Рассказы и повести | страница 69



Из темноты долетел чуть слышный среди воя ветра свисток паровоза… Опять заговорили своим тяжелым, чугунным языком колеса. Поезд остановился…

Хлопнула дверь и, весь занесенный снегом, вошел кондуктор.

— № 106 прибыл благополучно, господин начальник, — доложил он, приложив руку к лохматой шапке с орлом на тулье.

Владислав Иванович кивнул головой.

— Здравствуй, Петров… Холодно?..

— Холодно, Владислав Иванович, — отвечал кондуктор, сразу оставляя официальный тон. — Вам-то тут хорошо… Не дует…

— Хорошо, да не больно… Есть отцепка?

— Никак нет…

— Ну, поди распишись…

Чрез несколько минут поезд ушел, опять постучал телеграф, а потом опять загнусавила гитара: «Ты мое сердце и душа…»

Владислав Иванович хотел было лечь на диван, — хотя было только семь часов, — но остановился в нерешимости: наберешь клопов, потом всю ночь покоя не дадут. Взяв со стола лампу, он нагнулся к дивану. Обеспокоенные светом насекомые, сидевшие гнездами, плотнее прижались к обивке…

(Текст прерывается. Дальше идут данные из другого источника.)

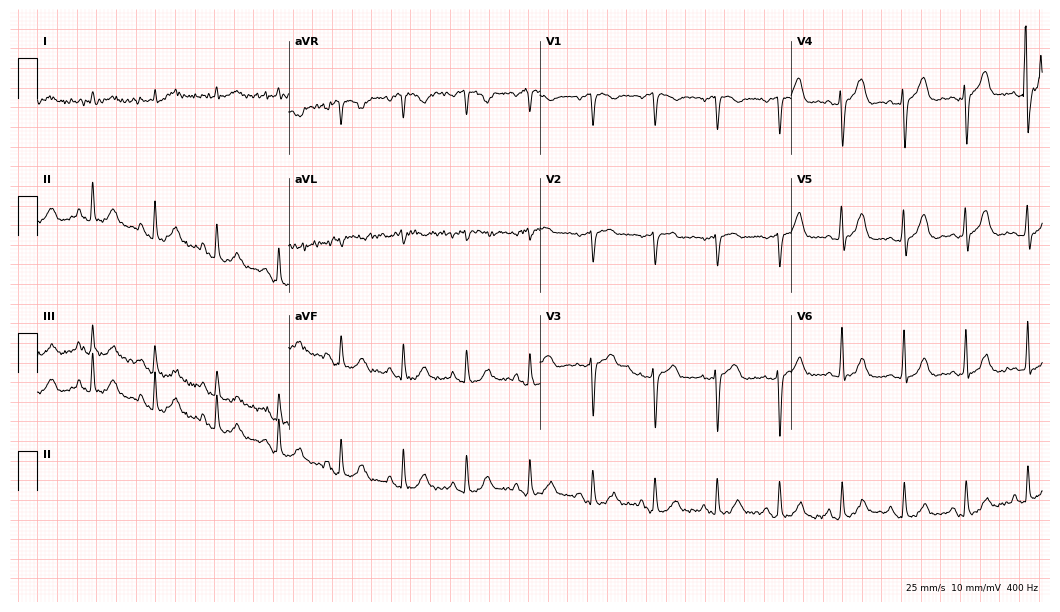
12-lead ECG from a female patient, 65 years old. Labelled as a normal ECG.

— Иванов… — крикнул Владислав Иванович.

— Я… — отозвался телеграфист.

— Иди-ка сюда…

Гитара смолкла и в комнату вошел Иванов, белобрысый, бледный юноша, какой-то серый, неопределенный, точно сотканный из степных сумерек. Волосы, глаза, кожа, все в нем было серо и бесхарактерно; даже красные узоры, вышитые на его косоворотке, выглядывавшей из-под истертого мундира, и те выцвели, помутнели… Иванов был юноша тихий, робкий, молчаливый. Жизнь его была убийственно однообразна и бессодержательна. Чтобы хоть как-нибудь скрасить ее, Иванов фантазировал. Предметом его фантазий была какая-то «она», смутная и неопределенная, как узоры его рубашки. Он вырезал ее вензель и сердце, пронзенное стрелой, на березе в станционном саду и часто сидел около этой березы в одиночестве, интригуя всех своей влюбленностью, таинственностью. Он кончил тем, что поверил сам, что «она», действительно, существует, тосковал и играл: «Ты мое сердце и душа»… Над ним все смеялись, но он не оставлял «ее», находя в ней всю усладу своей жизни и чрез нее поднимая интерес к себе в окружающих. Он лгал, как и Владислав Иванович, но более искренно, так сказать.

— Давай клопов казнить, — сказал Владислав Иванович.

— Как?

— Электричеством…

— Давайте… Ишь их что чертей, развелось…

Они поймали клопа и понесли его в телеграфную.

Там они подвергли насекомое электрическому току из аппарата и, нагнувшись, с интересом ждали, что будет делать клоп. К их неудовольствию, клоп оставался совершенно спокойным.